Morrison Observatory
- Organization: Central Methodist University
- Location: 700 Park Road, Fayette, MO
- Coordinates: 39°06′N 92°24′W﻿ / ﻿39.1°N 92.4°W
- Altitude: 228 m (748 ft)
- Established: 1875

Telescopes
- Clark Refractor: 12.25 in Refractor
- Transit Refractor: 6 in Troughton & Simms Meridian Circle

= Morrison Observatory =

Morrison Observatory is an astronomical observatory owned and operated by Central Methodist University located in Fayette, Missouri (USA). It was named after Bernice Morrison who, in 1874, pledged $100,000 to C. W. Pritchett for the construction of the observatory.

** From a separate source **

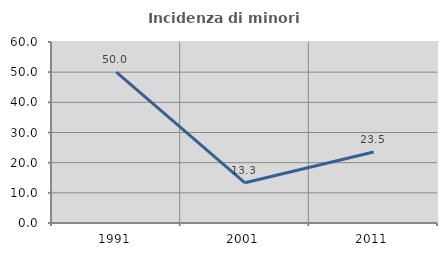
| Category | Incidenza di minori stranieri |
|---|---|
| 1991.0 | 50 |
| 2001.0 | 13.333 |
| 2011.0 | 23.529 |

Half of that amount would go the construction of the telescope and observatory; the other half to a permanent trust fund. The observatory was built soon afterwards in Glasgow, Missouri at Pritchett College and opened in 1875.

A 12.25 inch Clark Refractor was installed in a dome that Dr. Pritchett modeled after the Harvard College Observatory. In 1876, a 6-inch Meridian Telescope built by Troughton & Simms of London was installed and the Observatory began selling the time to the Chicago & Alton Railroad and various Time Balls in St. Louis and Kansas City.

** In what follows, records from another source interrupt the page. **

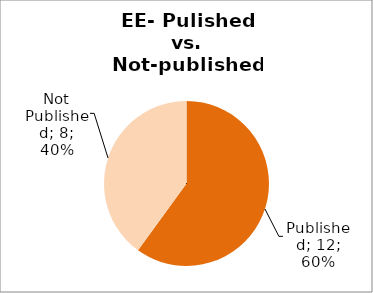
| Category | Series 0 |
|---|---|
| Published | 12 |
| Not Published | 8 |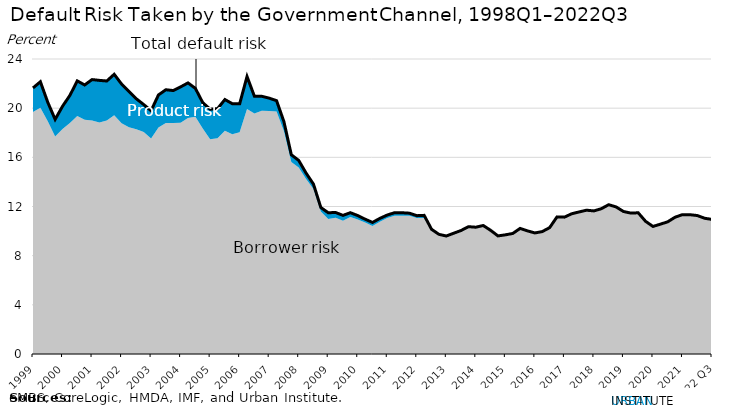
| Category | Series 2 |
|---|---|
| 1999 | 21.644 |
| 1999 | 22.15 |
| 2000 | 20.48 |
| 2000 | 19.085 |
| 2000 | 20.153 |
| 2000 | 21.041 |
| 2001 | 22.218 |
| 2001 | 21.887 |
| 2001 | 22.326 |
| 2001 | 22.261 |
| 2002 | 22.21 |
| 2002 | 22.756 |
| 2002 | 21.964 |
| 2002 | 21.365 |
| 2003 | 20.765 |
| 2003 | 20.293 |
| 2003 | 19.795 |
| 2003 | 21.076 |
| 2004 | 21.499 |
| 2004 | 21.434 |
| 2004 | 21.731 |
| 2004 | 22.055 |
| 2005 | 21.612 |
| 2005 | 20.449 |
| 2005 | 19.915 |
| 2005 | 19.957 |
| 2006 | 20.702 |
| 2006 | 20.366 |
| 2006 | 20.352 |
| 2006 | 22.574 |
| 2007 | 20.969 |
| 2007 | 20.966 |
| 2007 | 20.816 |
| 2007 | 20.612 |
| 2008 | 18.9 |
| 2008 | 16.212 |
| 2008 | 15.75 |
| 2008 | 14.72 |
| 2009 | 13.823 |
| 2009 | 11.918 |
| 2009 | 11.493 |
| 2009 | 11.512 |
| 2010 | 11.277 |
| 2010 | 11.496 |
| 2010 | 11.262 |
| 2010 | 10.969 |
| 2011 | 10.703 |
| 2011 | 11.034 |
| 2011 | 11.306 |
| 2011 | 11.499 |
| 2012 | 11.492 |
| 2012 | 11.457 |
| 2012 | 11.255 |
| 2012 | 11.279 |
| 2013 | 10.148 |
| 2013 | 9.735 |
| 2013 | 9.6 |
| 2013 | 9.826 |
| 2014 | 10.048 |
| 2014 | 10.359 |
| 2014 | 10.315 |
| 2014 | 10.455 |
| 2015 | 10.065 |
| 2015 | 9.607 |
| 2015 | 9.695 |
| 2015 | 9.805 |
| 2016 | 10.217 |
| 2016 | 10.017 |
| 2016 | 9.849 |
| 2016 | 9.96 |
| 2017 | 10.28 |
| 2017 | 11.154 |
| 2017 | 11.134 |
| 2017 | 11.411 |
| 2018 | 11.558 |
| 2018 | 11.7 |
| 2018 | 11.641 |
| 2018 | 11.82 |
| 2019 | 12.146 |
| 2019 | 11.968 |
| 2019 | 11.595 |
| 2019 | 11.463 |
| 2020 | 11.488 |
| 2020 | 10.795 |
| 2020 | 10.377 |
| 2020 | 10.561 |
| 2021 | 10.755 |
| 2021 | 11.13 |
| 2021 | 11.338 |
| 2021 | 11.333 |
| 2022 Q1 | 11.265 |
| 2022 Q2 | 11.045 |
| 2022 Q3 | 10.947 |

In 1922 the Pritchett School Institute failed financially, but in 1926 Central Methodist College, with some encouragement from Morrison and Pritchett, gained possession of the observatory "in order to restore its equipment and make use of it." Because it was awkward to have the observatory in Glasgow, which was 12 miles from the college in Fayette, in 1935 the observatory was moved to a high, unobstructed ridge about 10 minutes' walk from the campus, where it still stands. Harvard's Harlow Shapley was the dedication speaker on June 1, 1936.

In 1961 the Central Missouri Amateur Astronomers built a 12-inch reflecting telescope which they donated to the observatory. It is housed in a building about 100 feet northwest of the Clark refractor in a "Roll off" observatory. This telescope was replaced in later years with a 10" Schmidt-Cassagrain. In 2024 a new mount, CCD camera and full set of photometric filters was added to upgrade the 10" telescope. This telescope is now used for photometric research of stars.